As one of the only members here who does not own a single CD and who listens exclusively from streaming, I can help you out a bit. I have extensively tried both these streaming services and am currently subscribed to Primephonic. I have very similar tastes in performers as you and maybe these little comparison will help you out as both services have major pros and cons.

*Sound quality*
Both offer standard MP3 for their basic packages and charge something close to $14.99 per month for lossless (which I spring for). Both of them offer *gapless playback* (a non-compromising must for me) on mobile, but Idagio does not do so on their desktop app.

*Selection*
Idagio, in my experience, has the wider library. They have a lot of older performances that you might be interested in which Primephonic does not. However, Primephonic also has some very good recordings from all eras that Idagio does not. I would recommend trying the free trial on both (for the Primephonic free trial they don't even need your credit card info), searching for some specific recordings you're interested in, and seeing which service best provides what you're looking for.

*Search function*
Both services have a dreamy search function if you're used to searching for popular music on other services. Type any shorthand abbreviation for any work and you're likely to find what you're looking for. However, it's a bit tougher to search for the exact recording you want on Primephonic than it is on Idagio, in my experience.

*Interface/Arrangement*
If your eyes are strained with a purely black and white interface, go for Primephonic. But in general I think Idagio's interface is more sleek and handsome. Both services are not ideal for arrangement of your personal album/recording library. On Idagio there is no option at all to arrange your albums alphabetically; it saves in an infernal random order without even a search function to find what you're looking for. Luckily the main search function is so good that you don't really need to save albums. On Primephonic you are given the option to save alphabetically, but have to manually change it every time you open the folder.

*General downfalls of both and nice individual perks*
The main downfall for both is that they heavily push newer recordings and performers to such an extent that the vintage recordings get buried. They're easy to find if you know what to search for, though. Primephonic does some interesting exclusive podcasts and performer interviews that can be intriguing.
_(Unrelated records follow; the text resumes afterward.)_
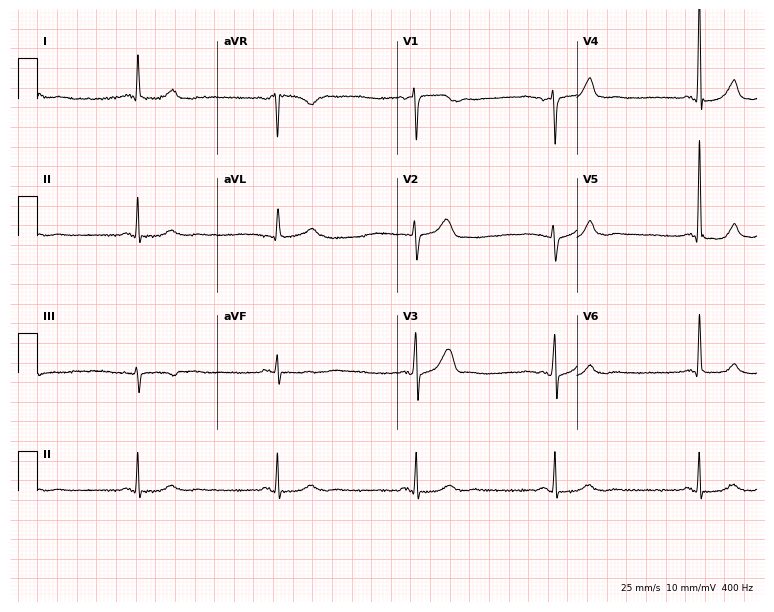
Electrocardiogram (7.3-second recording at 400 Hz), a 63-year-old man. Interpretation includes sinus bradycardia (a sinus rate of 50 beats per minute or less).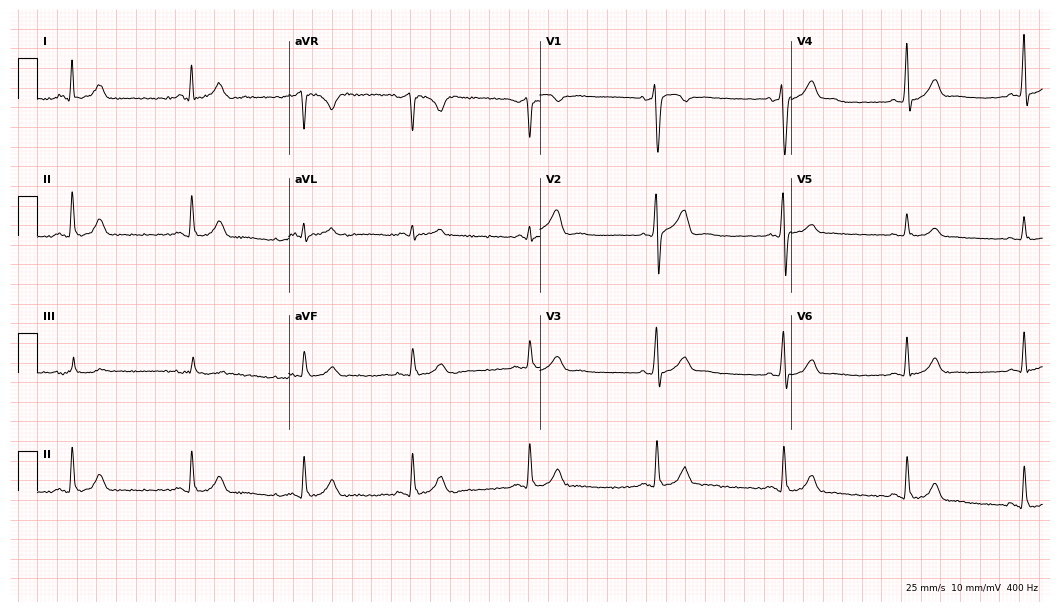
Resting 12-lead electrocardiogram (10.2-second recording at 400 Hz). Patient: a 35-year-old man. Read as a normal ECG.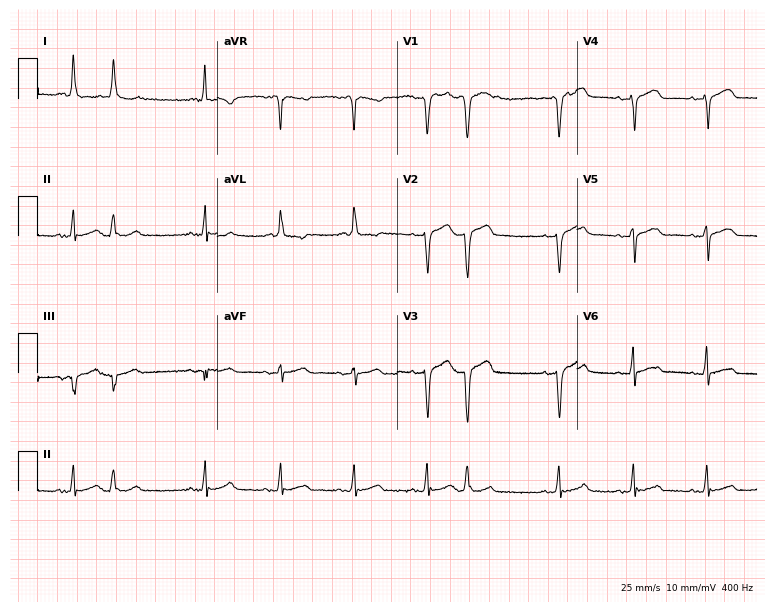
Electrocardiogram (7.3-second recording at 400 Hz), a 61-year-old female patient. Of the six screened findings (first-degree AV block, right bundle branch block, left bundle branch block, sinus bradycardia, atrial fibrillation, sinus tachycardia), none is recorded. Other findings, if any, are not listed.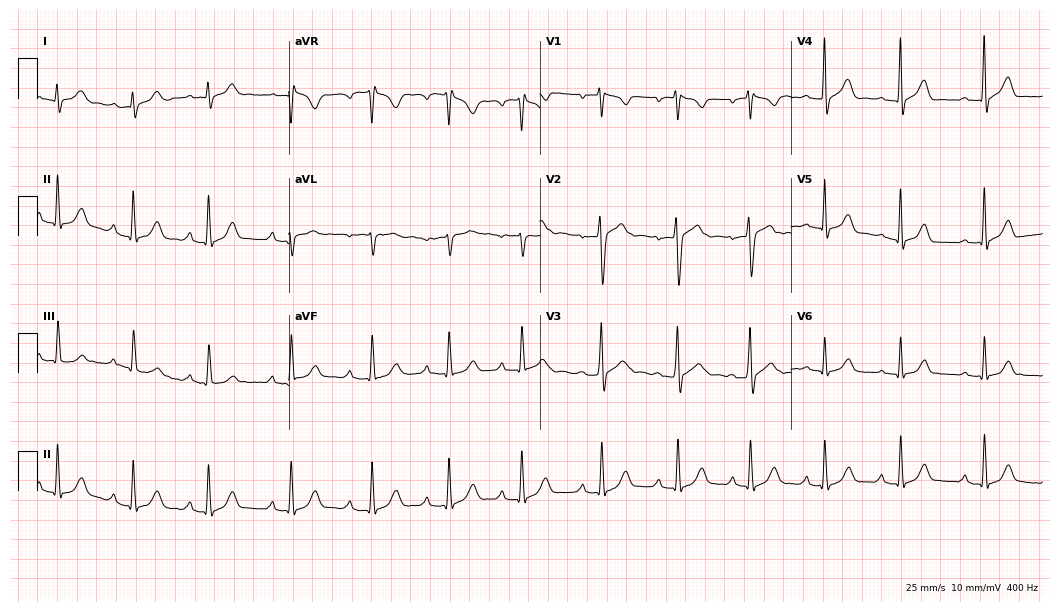
Electrocardiogram, a 28-year-old male. Overall reading on record: normal ECG.

Both offer "classical radio" which I find is pretty much non-applicable to "serious" classical listeners. I do kind of like the "mood" function on Idagio, though, which lets you spin a wheel and gives you a piece that matches a certain emotion.

So it looks like I've given more positives to Idagio. Why do I use Primephonic? Because I only do my "serious" listening on desktop (my audiophile headphones will only work on my computer) and Idagio's desktop app is non-negotiably bad - terribly slow, clunky, and without gapless playback. If they updated that and maybe fixed their alphabetization function, I would switch back to them. But Primephonic meets my needs about as ideally as could be for right now.

*General recommendation if you're on mobile - Idagio*.


----------



## Stockmann

Thanks so much for your detailed reply, Allegro Con Brio. That was very helpful. I am using the free version for Idagio and am about to sign up for the two weeks free trial of Primephonic. But, it would take me longer than that to have an accurate accessment of the selection between these two services. So, I especially appreciate your perspective on this aspect of these services. I have read that Primephonic claims to have around four million tracks whereas Idagio claims to have two million tracks. But, I know that so many classical recordings have multiple releases and remastering, etc. Yes, gapless playing is a must for classical music recordings.


----------